Patterned vegetation is a vegetation community that exhibits distinctive and repetitive patterns. Examples of patterned vegetation include fir waves, tiger bush, and string bog. The patterns typically arise from an interplay of phenomena that differentially encourage plant growth or mortality. A coherent pattern arises because there is a strong directional component to these phenomena, such as wind in the case of fir waves, or surface runoff in the case of tiger bush. Patterns can include relatively evenly spaced patches, parallel bands, or some intermediate between those two. These patterns in the vegetation can appear without any underlying pattern in soil types, and are thus said to "self-organize" rather than be determined by the environment.

==Mechanisms==

Several of the mechanisms underlying patterning of vegetation have been known and studied since at least the middle of the 20th century, however, mathematical models replicating them have only been produced much more recently. Self-organization in spatial patterns is often a result of spatially uniform states becoming unstable through the monotonic growth and amplification of nonuniform perturbations. A well-known instability of this kind leads to so-called Turing patterns. These patterns occur at many scales of life, from cellular development (where they were first proposed) to pattern formation on animal pelts to sand dunes and patterned landscapes (see also pattern formation). In their simplest form models that capture Turing instabilities require two interactions at differing scales: local facilitation and more distant competition. For example, when Sato and Iwasa produced a simple model of fir waves in the Japanese Alps, they assumed that trees exposed to cold winds would suffer mortality from frost damage, but upwind trees would protect nearby downwind trees from wind. Banding appears because the protective boundary layer created by the wind-most trees is eventually disrupted by turbulence, exposing more distant downwind trees to freezing damage once again.

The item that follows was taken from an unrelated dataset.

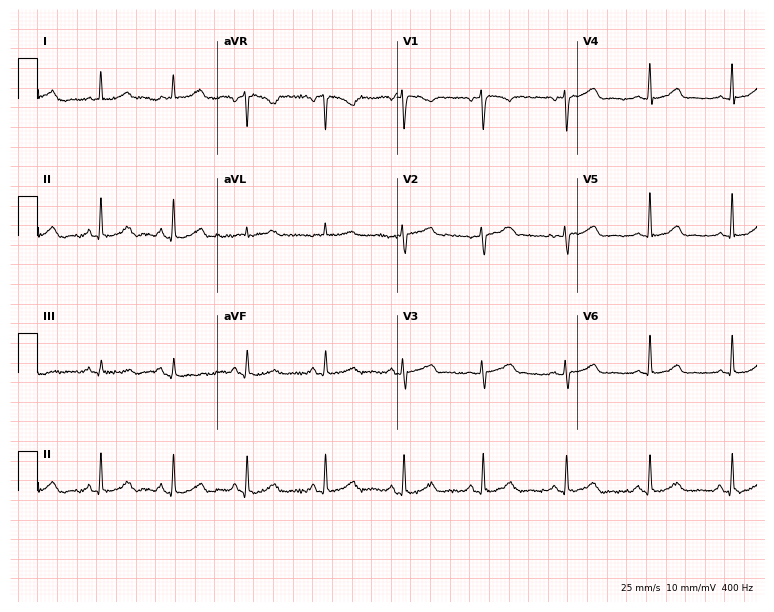
12-lead ECG from a female patient, 47 years old. No first-degree AV block, right bundle branch block (RBBB), left bundle branch block (LBBB), sinus bradycardia, atrial fibrillation (AF) or sinus tachycardia recorded for this tracing. Findings outside these six are not listed.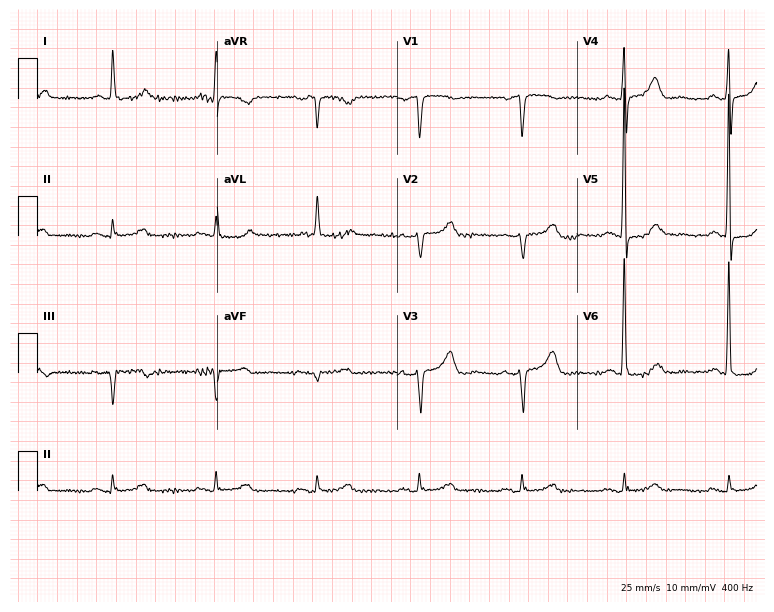
12-lead ECG (7.3-second recording at 400 Hz) from a woman, 80 years old. Labelled as a normal ECG.

When there is no directional resource flow across the landscape, spatial patterns may still appear in various regular and irregular forms along the rainfall gradient, including, in particular, hexagonal gap patterns at relatively high rainfall rates, stripe patterns at intermediate rates, and hexagonal spot patterns at low rates. The presence of a clear directionality to some important factor (such as a freezing wind or surface flow down a slope) favors the formation of stripes (bands), oriented perpendicular to the flow direction, in wider ranges of rainfall rates.
Several mathematical models have been published that reproduce a wide variety of patterned landscapes, including semi-arid "tiger bush", hexagonal "fairy-circle" gap-patterns, woody-herbaceous landscapes, salt marshes, fog-dependent desert vegetation, and mires and fens.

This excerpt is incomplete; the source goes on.